Open luhaofang opened 5 years ago

luhaofang commented 5 years ago

Thanks for your clear implementation. I encounter the problem about the _u and _v update policy. I've noticed that in your implementation, _u is updated before op's inference phase, does _u need back propagate update by the gradient? Another problem is, should I update the gradient created by w_bar to original weight directly? I found you mentioned the point, but I think update to w_bar seems more reasonable, and during the next iteration taking w_bar as original weight, am I right?

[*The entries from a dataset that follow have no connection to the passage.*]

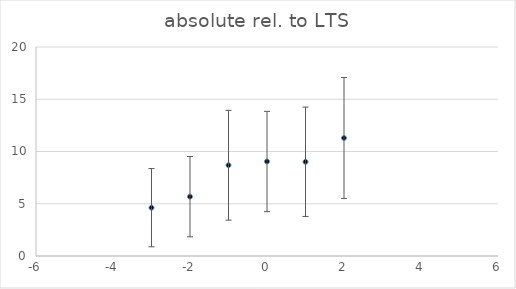
| Category | Series 0 |
|---|---|
| -3.0 | 4.625 |
| -2.0 | 5.678 |
| -1.0 | 8.684 |
| 0.0 | 9.044 |
| 1.0 | 9.015 |
| 2.0 | 11.292 |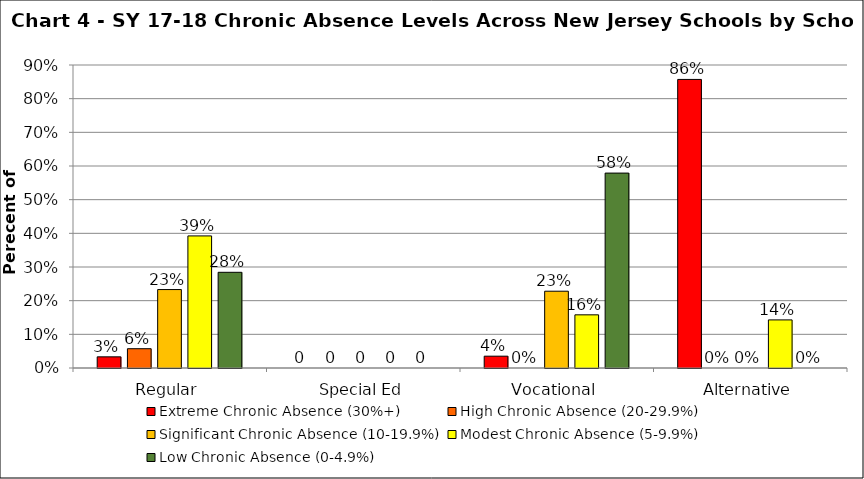
| Category | Extreme Chronic Absence (30%+) | High Chronic Absence (20-29.9%) | Significant Chronic Absence (10-19.9%) | Modest Chronic Absence (5-9.9%) | Low Chronic Absence (0-4.9%) |
|---|---|---|---|---|---|
| 0 | 0.033 | 0.057 | 0.233 | 0.392 | 0.284 |
| 1 | 0 | 0 | 0 | 0 | 0 |
| 2 | 0.035 | 0 | 0.228 | 0.158 | 0.579 |
| 3 | 0.857 | 0 | 0 | 0.143 | 0 |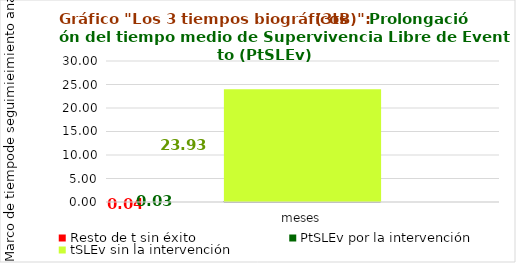
| Category | Resto de t sin éxito | PtSLEv por la intervención | tSLEv sin la intervención |
|---|---|---|---|
| meses | 0.045 | 0.028 | 23.928 |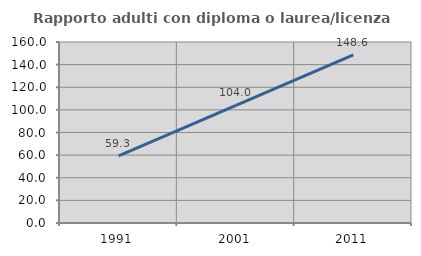
| Category | Rapporto adulti con diploma o laurea/licenza media  |
|---|---|
| 1991.0 | 59.3 |
| 2001.0 | 104.019 |
| 2011.0 | 148.576 |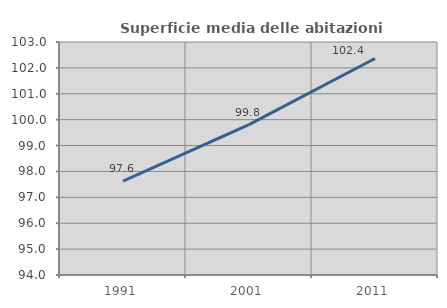
| Category | Superficie media delle abitazioni occupate |
|---|---|
| 1991.0 | 97.622 |
| 2001.0 | 99.809 |
| 2011.0 | 102.364 |

christiancosgrove commented 5 years ago

Q1: In the nondifferentiable spectral normalization layer spectral_normalization_nondiff.py we do not backpropagate the gradients. This is because during inference, we overwrite the current weights.

In the differentiable layer spectral_normalization.py, we modify the computation graph by creating new parameters *_u, *_v, and *_bar for every weight w. The parameter w is replaced with w_bar, which allows gradients to flow to *_u (and to the original weight w) during backpropagation.

It's worth nothing that in my experiments, I didn't find a major difference between these two implementations.

Q2:

In the differentiable implementation, the gradient with respect to w_bar will be used to compute the gradient with respect to w, _u and _v. In the nondifferentiable implementation, the gradient updates w directly, which is then normalized during the next inference step.